* What you are asked to do
Look through the data below and output, unchanged, every line from the one holding "Wohnhausanlage Triester Straße" through the one holding "Blick auf den Damm von Uttwil", inclusive. Skip the pictures.

* Supplied material

------

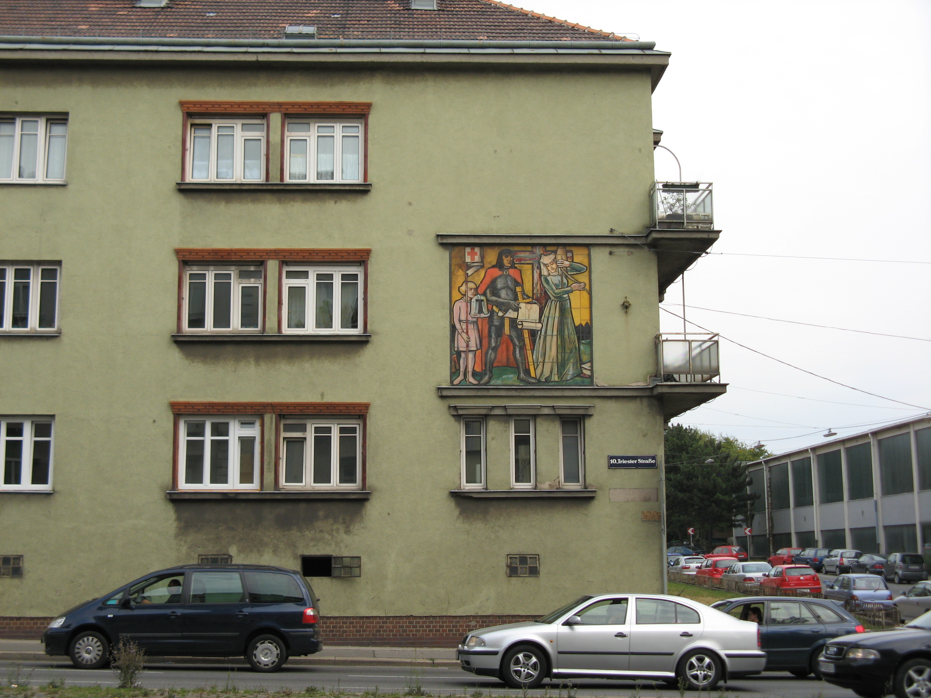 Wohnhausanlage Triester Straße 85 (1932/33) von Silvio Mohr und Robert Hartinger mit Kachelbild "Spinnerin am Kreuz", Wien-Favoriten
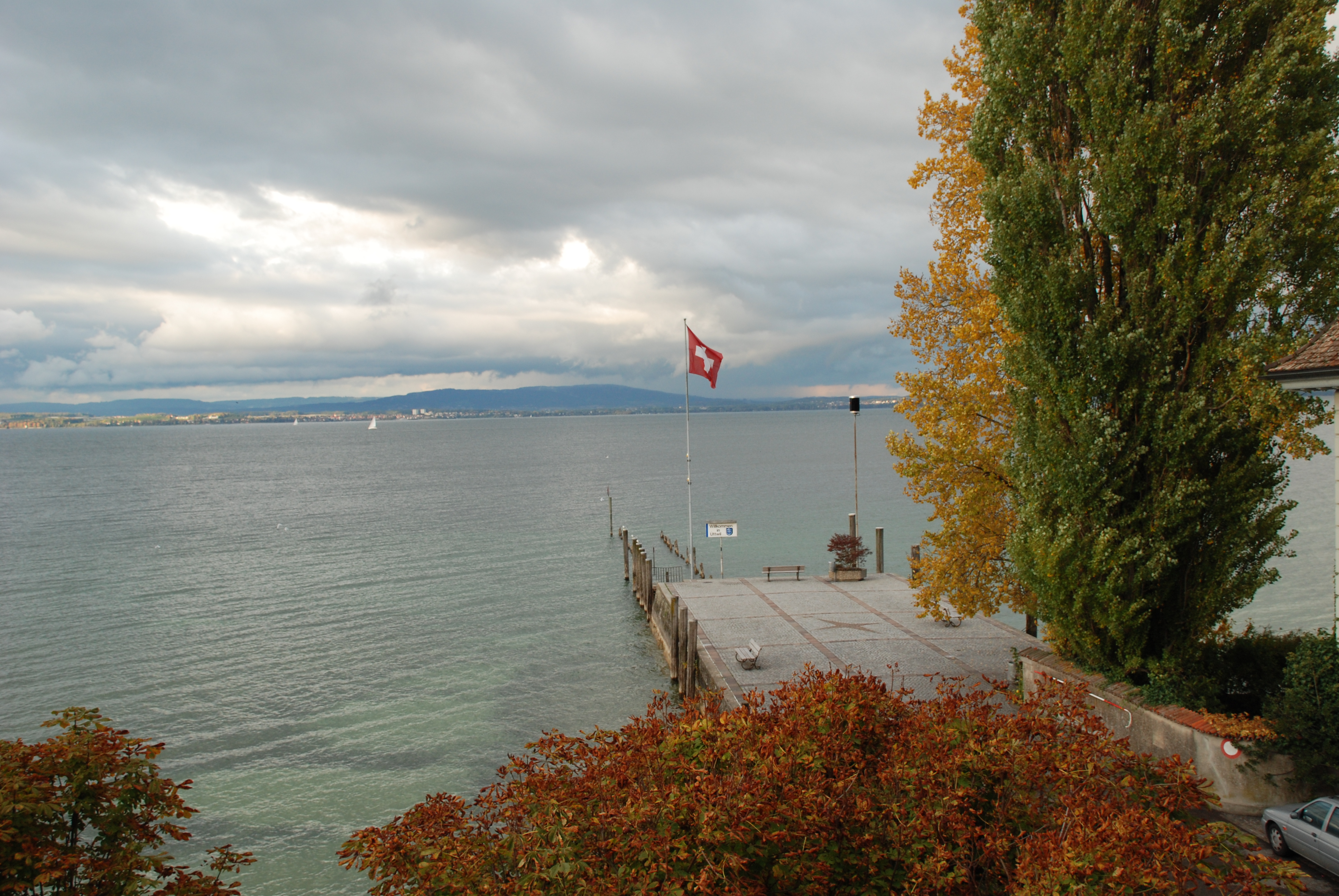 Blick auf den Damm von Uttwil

------

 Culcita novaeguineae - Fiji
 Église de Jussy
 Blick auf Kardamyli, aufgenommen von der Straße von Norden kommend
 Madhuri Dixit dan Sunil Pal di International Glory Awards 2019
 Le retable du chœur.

------

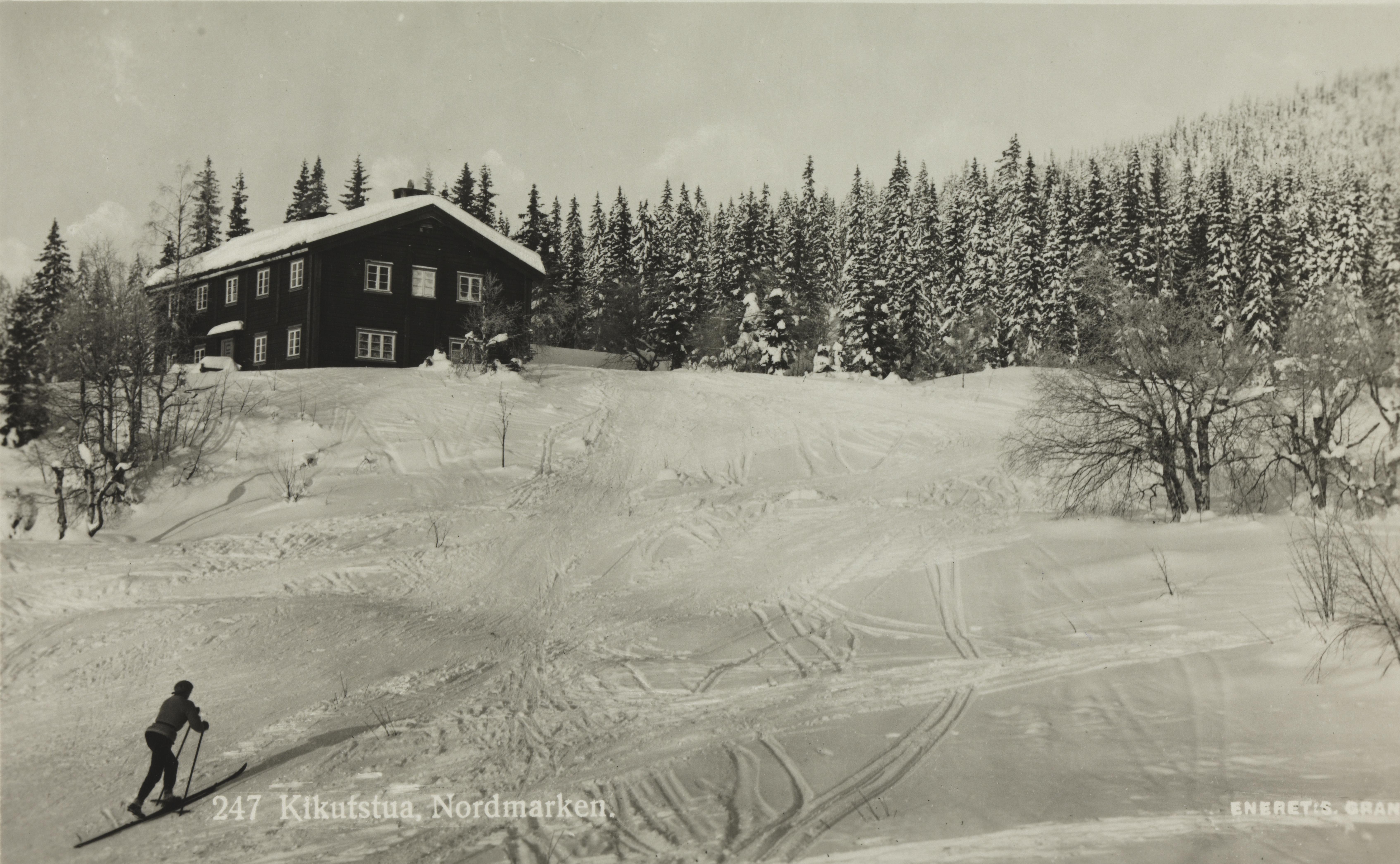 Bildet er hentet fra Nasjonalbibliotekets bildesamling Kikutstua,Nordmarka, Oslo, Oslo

------

* Answer to this exercise
 Wohnhausanlage Triester Straße 85 (1932/33) von Silvio Mohr und Robert Hartinger mit Kachelbild "Spinnerin am Kreuz", Wien-Favoriten
 Blick auf den Damm von Uttwil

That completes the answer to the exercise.